▼

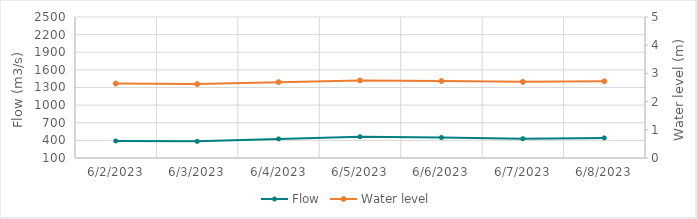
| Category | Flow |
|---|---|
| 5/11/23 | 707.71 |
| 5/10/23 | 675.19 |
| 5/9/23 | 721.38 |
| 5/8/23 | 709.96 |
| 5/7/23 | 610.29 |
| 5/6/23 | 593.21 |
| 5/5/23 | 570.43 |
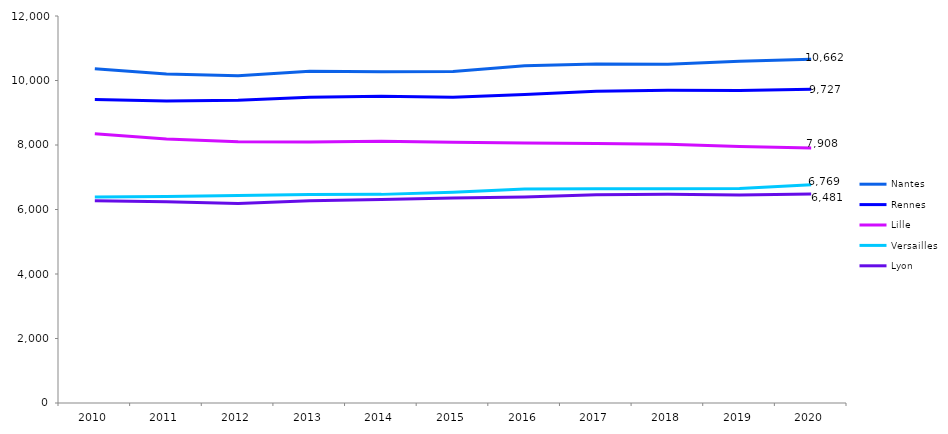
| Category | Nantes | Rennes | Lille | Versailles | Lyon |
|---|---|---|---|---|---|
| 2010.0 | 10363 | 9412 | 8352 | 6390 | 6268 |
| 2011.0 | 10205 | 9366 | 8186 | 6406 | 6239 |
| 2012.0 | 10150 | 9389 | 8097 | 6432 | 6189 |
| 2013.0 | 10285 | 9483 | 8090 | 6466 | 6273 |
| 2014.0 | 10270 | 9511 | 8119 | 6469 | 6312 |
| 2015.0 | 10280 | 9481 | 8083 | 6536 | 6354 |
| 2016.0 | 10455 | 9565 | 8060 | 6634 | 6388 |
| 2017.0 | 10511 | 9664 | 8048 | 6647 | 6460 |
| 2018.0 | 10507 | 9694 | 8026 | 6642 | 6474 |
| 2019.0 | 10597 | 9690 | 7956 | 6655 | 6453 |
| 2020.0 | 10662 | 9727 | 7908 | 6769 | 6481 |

▲
▼

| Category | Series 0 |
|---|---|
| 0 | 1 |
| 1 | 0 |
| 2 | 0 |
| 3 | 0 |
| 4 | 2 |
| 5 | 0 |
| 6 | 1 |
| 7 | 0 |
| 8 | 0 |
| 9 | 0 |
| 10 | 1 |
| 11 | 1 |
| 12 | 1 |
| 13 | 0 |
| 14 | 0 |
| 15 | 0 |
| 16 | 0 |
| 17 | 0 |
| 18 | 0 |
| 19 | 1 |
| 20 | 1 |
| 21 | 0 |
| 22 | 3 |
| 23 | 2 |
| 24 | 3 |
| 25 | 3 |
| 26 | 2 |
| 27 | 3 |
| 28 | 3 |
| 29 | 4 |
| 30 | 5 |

▲

• _Required work_
Across the data above, how many lines contain "Category"? Reply with a bare number.

• _Solution to this problem_
3